Icebreaker a travaillé sans relâche pour justifier l’utilisation de matériaux si chers. C’est ce qui a permis à la société de croître graduellement et de vendre sa marque dans plus de 3 000 magasins de sport et d’outdoor à travers 44 pays. Un tel succès ne s’obtient pas sans faire face à quelques défis.

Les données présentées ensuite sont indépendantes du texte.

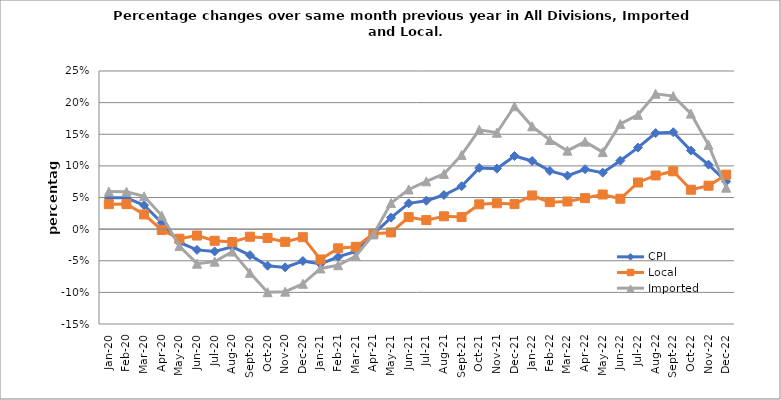
| Category | CPI | Local | Imported |
|---|---|---|---|
| 2020-01-01 | 0.049 | 0.039 | 0.059 |
| 2020-02-01 | 0.05 | 0.04 | 0.059 |
| 2020-03-01 | 0.038 | 0.023 | 0.052 |
| 2020-04-01 | 0.01 | -0.001 | 0.021 |
| 2020-05-01 | -0.021 | -0.015 | -0.027 |
| 2020-06-01 | -0.033 | -0.01 | -0.055 |
| 2020-07-01 | -0.035 | -0.018 | -0.051 |
| 2020-08-01 | -0.028 | -0.02 | -0.036 |
| 2020-09-01 | -0.041 | -0.012 | -0.069 |
| 2020-10-01 | -0.058 | -0.014 | -0.1 |
| 2020-11-01 | -0.06 | -0.02 | -0.099 |
| 2020-12-01 | -0.05 | -0.013 | -0.086 |
| 2021-01-01 | -0.055 | -0.048 | -0.062 |
| 2021-02-01 | -0.044 | -0.03 | -0.057 |
| 2021-03-01 | -0.035 | -0.028 | -0.043 |
| 2021-04-01 | -0.008 | -0.007 | -0.008 |
| 2021-05-01 | 0.018 | -0.005 | 0.041 |
| 2021-06-01 | 0.041 | 0.019 | 0.063 |
| 2021-07-01 | 0.045 | 0.014 | 0.075 |
| 2021-08-01 | 0.054 | 0.02 | 0.087 |
| 2021-09-01 | 0.068 | 0.019 | 0.117 |
| 2021-10-01 | 0.097 | 0.039 | 0.157 |
| 2021-11-01 | 0.096 | 0.041 | 0.152 |
| 2021-12-01 | 0.116 | 0.04 | 0.194 |
| 2022-01-01 | 0.108 | 0.053 | 0.163 |
| 2022-02-01 | 0.092 | 0.043 | 0.141 |
| 2022-03-01 | 0.085 | 0.044 | 0.124 |
| 2022-04-01 | 0.095 | 0.049 | 0.138 |
| 2022-05-01 | 0.089 | 0.055 | 0.122 |
| 2022-06-01 | 0.108 | 0.048 | 0.166 |
| 2022-07-01 | 0.129 | 0.074 | 0.181 |
| 2022-08-01 | 0.152 | 0.085 | 0.214 |
| 2022-09-01 | 0.153 | 0.091 | 0.21 |
| 2022-10-01 | 0.124 | 0.062 | 0.183 |
| 2022-11-01 | 0.102 | 0.069 | 0.133 |
| 2022-12-01 | 0.075 | 0.086 | 0.066 |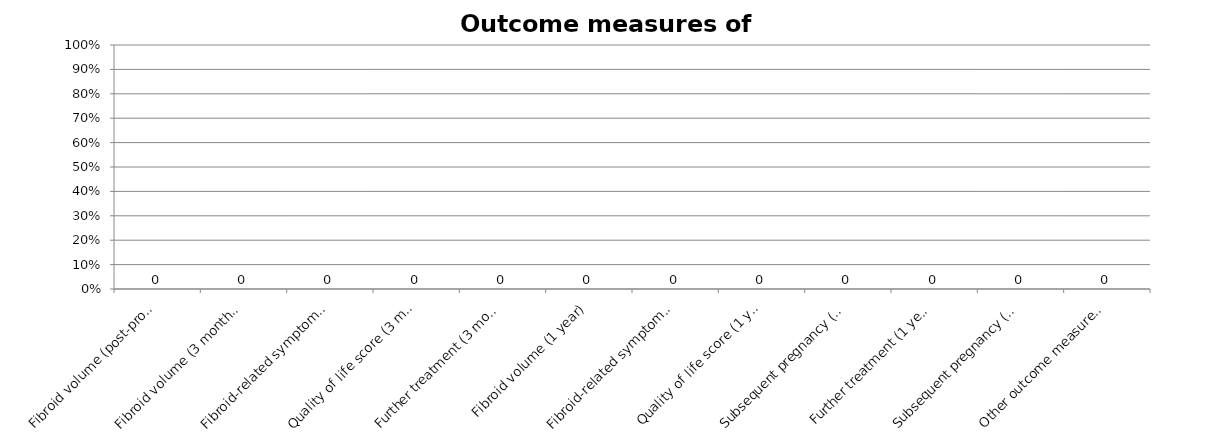
| Category | Series 0 |
|---|---|
| Fibroid volume (post-procedure) | 0 |
| Fibroid volume (3 months) | 0 |
| Fibroid-related symptom score (3 months) | 0 |
| Quality of life score (3 months) | 0 |
| Further treatment (3 months) | 0 |
| Fibroid volume (1 year) | 0 |
| Fibroid-related symptom score (1 year) | 0 |
| Quality of life score (1 year) | 0 |
| Subsequent pregnancy (1 year) | 0 |
| Further treatment (1 year) | 0 |
| Subsequent pregnancy (5 years) | 0 |
| Other outcome measure of benefit | 0 |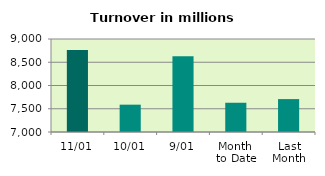
| Category | Series 0 |
|---|---|
| 11/01 | 8761.311 |
| 10/01 | 7587.824 |
| 9/01 | 8630.975 |
| Month 
to Date | 7629.082 |
| Last
Month | 7707.734 |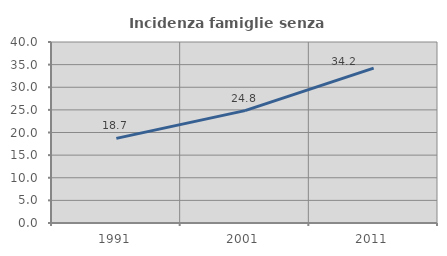
| Category | Incidenza famiglie senza nuclei |
|---|---|
| 1991.0 | 18.707 |
| 2001.0 | 24.834 |
| 2011.0 | 34.234 |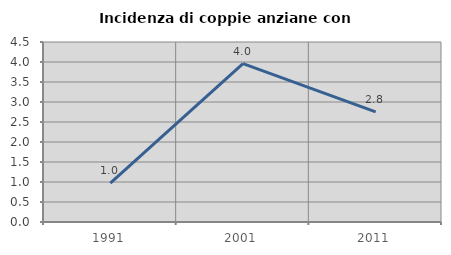
| Category | Incidenza di coppie anziane con figli |
|---|---|
| 1991.0 | 0.971 |
| 2001.0 | 3.96 |
| 2011.0 | 2.752 |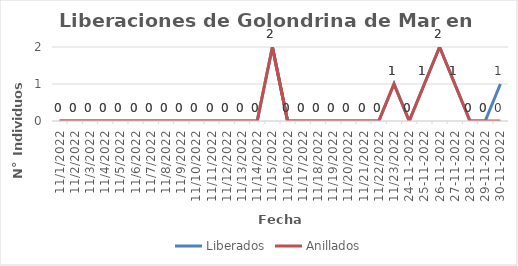
| Category | Liberados | Anillados |
|---|---|---|
| 11/1/22 | 0 | 0 |
| 11/2/22 | 0 | 0 |
| 11/3/22 | 0 | 0 |
| 11/4/22 | 0 | 0 |
| 11/5/22 | 0 | 0 |
| 11/6/22 | 0 | 0 |
| 11/7/22 | 0 | 0 |
| 11/8/22 | 0 | 0 |
| 11/9/22 | 0 | 0 |
| 11/10/22 | 0 | 0 |
| 11/11/22 | 0 | 0 |
| 11/12/22 | 0 | 0 |
| 11/13/22 | 0 | 0 |
| 11/14/22 | 0 | 0 |
| 11/15/22 | 2 | 2 |
| 11/16/22 | 0 | 0 |
| 11/17/22 | 0 | 0 |
| 11/18/22 | 0 | 0 |
| 11/19/22 | 0 | 0 |
| 11/20/22 | 0 | 0 |
| 11/21/22 | 0 | 0 |
| 11/22/22 | 0 | 0 |
| 11/23/22 | 1 | 1 |
| 11/24/22 | 0 | 0 |
| 11/25/22 | 1 | 1 |
| 11/26/22 | 2 | 2 |
| 11/27/22 | 1 | 1 |
| 11/28/22 | 0 | 0 |
| 11/29/22 | 0 | 0 |
| 11/30/22 | 1 | 0 |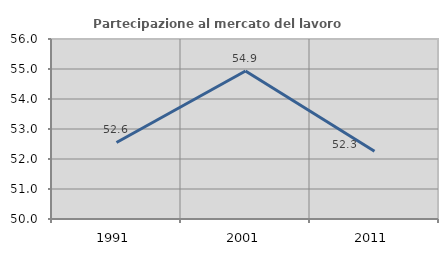
| Category | Partecipazione al mercato del lavoro  femminile |
|---|---|
| 1991.0 | 52.552 |
| 2001.0 | 54.934 |
| 2011.0 | 52.257 |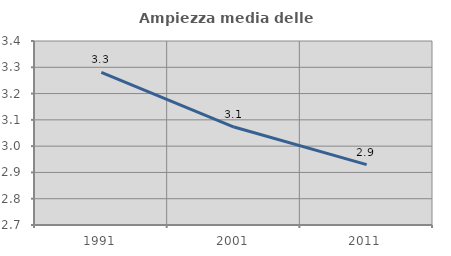
| Category | Ampiezza media delle famiglie |
|---|---|
| 1991.0 | 3.281 |
| 2001.0 | 3.073 |
| 2011.0 | 2.93 |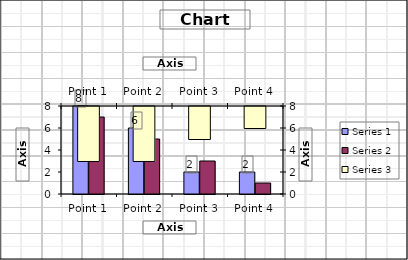
| Category | Series 1 | Series 2 |
|---|---|---|
| Point 1 | 8 | 7 |
| Point 2 | 6 | 5 |
| Point 3 | 2 | 3 |
| Point 4 | 2 | 1 |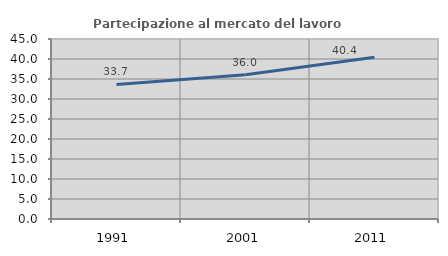
| Category | Partecipazione al mercato del lavoro  femminile |
|---|---|
| 1991.0 | 33.653 |
| 2001.0 | 36.049 |
| 2011.0 | 40.415 |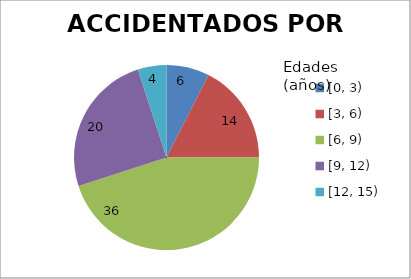
| Category | ACIDENTADOS POR EDADES |
|---|---|
| [0, 3) | 6 |
| [3, 6) | 14 |
| [6, 9) | 36 |
| [9, 12) | 20 |
| [12, 15) | 4 |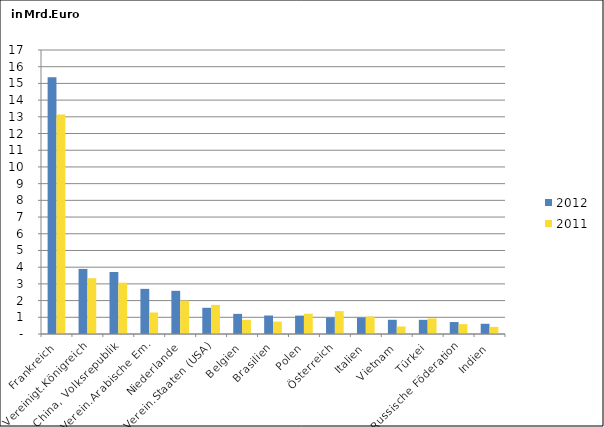
| Category | 2012 | 2011 |
|---|---|---|
| Frankreich | 15.37 | 13.143 |
| Vereinigt.Königreich | 3.895 | 3.341 |
| China, Volksrepublik | 3.71 | 3.074 |
| Verein.Arabische Em. | 2.701 | 1.289 |
| Niederlande | 2.585 | 2.001 |
| Verein.Staaten (USA) | 1.569 | 1.741 |
| Belgien | 1.205 | 0.847 |
| Brasilien | 1.106 | 0.744 |
| Polen | 1.101 | 1.217 |
| Österreich | 0.993 | 1.371 |
| Italien | 0.985 | 1.049 |
| Vietnam | 0.85 | 0.45 |
| Türkei | 0.847 | 0.936 |
| Russische Föderation | 0.715 | 0.591 |
| Indien | 0.611 | 0.429 |

« Je suis parfois frustré par la façon dont certains points de vente présentent notre marque. Elle ne correspond pas à notre vision et à l’histoire de nos produits. C’est pourquoi nous nous sommes engagés au cours des trois dernières années à développer notre propre chaîne de magasins et notre réseau de commerce en ligne en plus de la vente en gros. Aujourd’hui, notre boutique en ligne est florissante et accessible dans le monde entier. Ce lien direct avec nos clients est réellement passionnant. »

Icebreaker

Alors que beaucoup tentent de reproduire le modèle Icebreaker, il est vital d’instaurer une relation directe avec les clients et de communiquer clairement sur la mission de l’entreprise.

« Nous travaillons pour recréer ce qui a fait la fierté d’Icebreaker par le passé et le transposer dans l’avenir grâce à notre boutique en ligne et nos magasins. Et je sais que nous sommes sur le point de lancer la nouvelle vague Icebreaker. Notre chaîne fournisseurs est parfaitement transparente et nous respectons les meilleures normes environnementales, éthiques et sociales. Notre but : pérennité, durabilité et bénéfices. »

La particularité des produits Icebreaker et de leur histoire est qu’ils continueront toujours à vanter l’attrait du naturel par rapport aux matières synthétiques. C’est la passion de Moon et ce qui continue de nourrir sa motivation.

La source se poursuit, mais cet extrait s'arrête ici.